This post is in reference to Celestial Intellect Cybernetics's AGI (Artificial General Intelligence) Platform called Examachine. Examachine's core is a "parallel AGI kernel" which presents a generic programming API implementing parallel incremental general-purpose machine learning algorithms for heterogeneous supercomputers, and the platform provides automation of basic data science tasks such as regression and clustering intended for human-level performance. We call it an AGI Unification Architecture, and it constitutes a fresh and relatively new approach to AI. AGI Unification research is an attempt to unify many disparate aspects of AGI as explained by Alexey Potapov in AGI-2017, and our approach is to build an architecture that uses common building blocks and integrates universal induction, deep learning, and data mining approaches in the Examachine research program, the roadmap in the linked blog entry summarizes the future releases of the platform.
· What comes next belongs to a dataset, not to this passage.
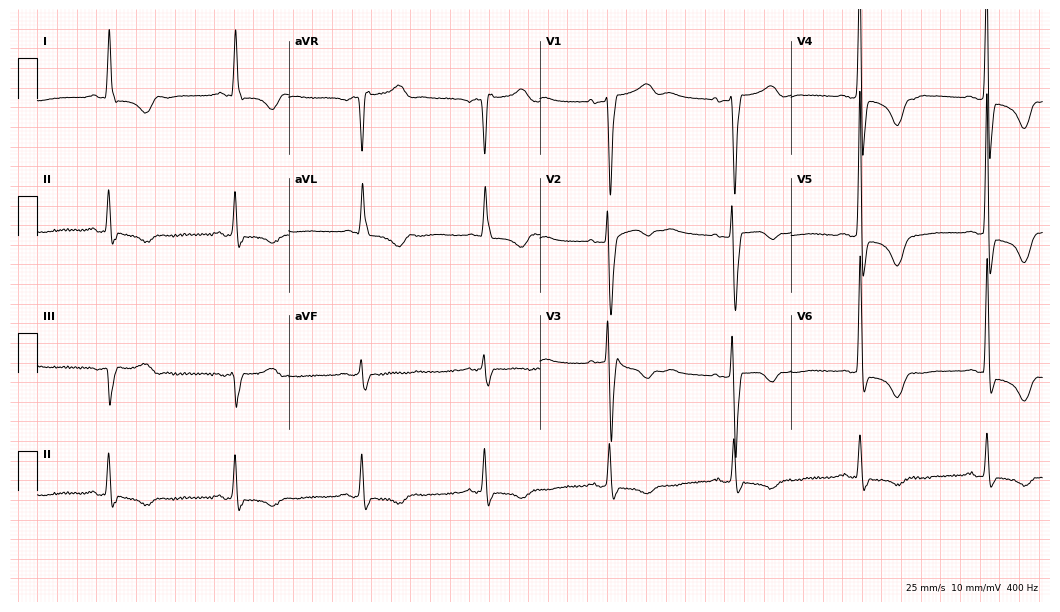
12-lead ECG (10.2-second recording at 400 Hz) from a 70-year-old male. Screened for six findings — first-degree AV block, right bundle branch block, left bundle branch block, sinus bradycardia, atrial fibrillation, sinus tachycardia — none is recorded. Findings outside these six are not listed.

I had initially estimated the required code size to be around 1 million physical source lines (SLOC) of OCaml code for the entire platform, however, it seems that impressive results can be obtained with far fewer lines. The entire Teramachine MkII platform, excluding the libraries and other (advanced) subsystems used, of which there are many and would blow the code size by 10x or more, should be around 10.000 physical lines of code. That might turn out to be quite impressive given what it achieves. It has multiple reference machines, a complete memory system and scalable parallel universal search. That feat would be impossible in C++, of course, but it is still quite interesting to me personally. Current code size of the kernel is around 6000 OCaml + 1500 C++ SLOC, which contains some redundancy; the final product will be achieved in around 10000 OCaml/C++ SLOC. This excludes any interface and application code -- a typical finance application with interfaces amounted to around 10K lines in R, python, ML code.
On the other hand, I expect this code size to increase substantially for Teramachine MkIII and Petamachine. Teramachine MkIII would go up to 20K and Petamachine could reach 50K because of more extensive support code for GPU and FPGA ports, and more reference machines and algorithms. I had estimated Petamachine to be 100K initially. In conclusion, ML might be even more code efficient than I initially projected. Equivalent C++ code would be almost impossible to write and maintain; C++ is terrible for generic programming or any kind of advanced symbolic processing and/or advanced data structures and algorithms anyhow. I suspect only Haskell would be comparably effective for writing code such as this, but then the performance would not be so great. OCaml was certainly the right choice for the job. In later posts about this commercial project, I will try to summarize the programming lessons learned from developing sophisticated generic algorithms with OCaml. If you would excuse my enthusiasm, welcome to the future where choosing OCaml is not merely a matter of preference.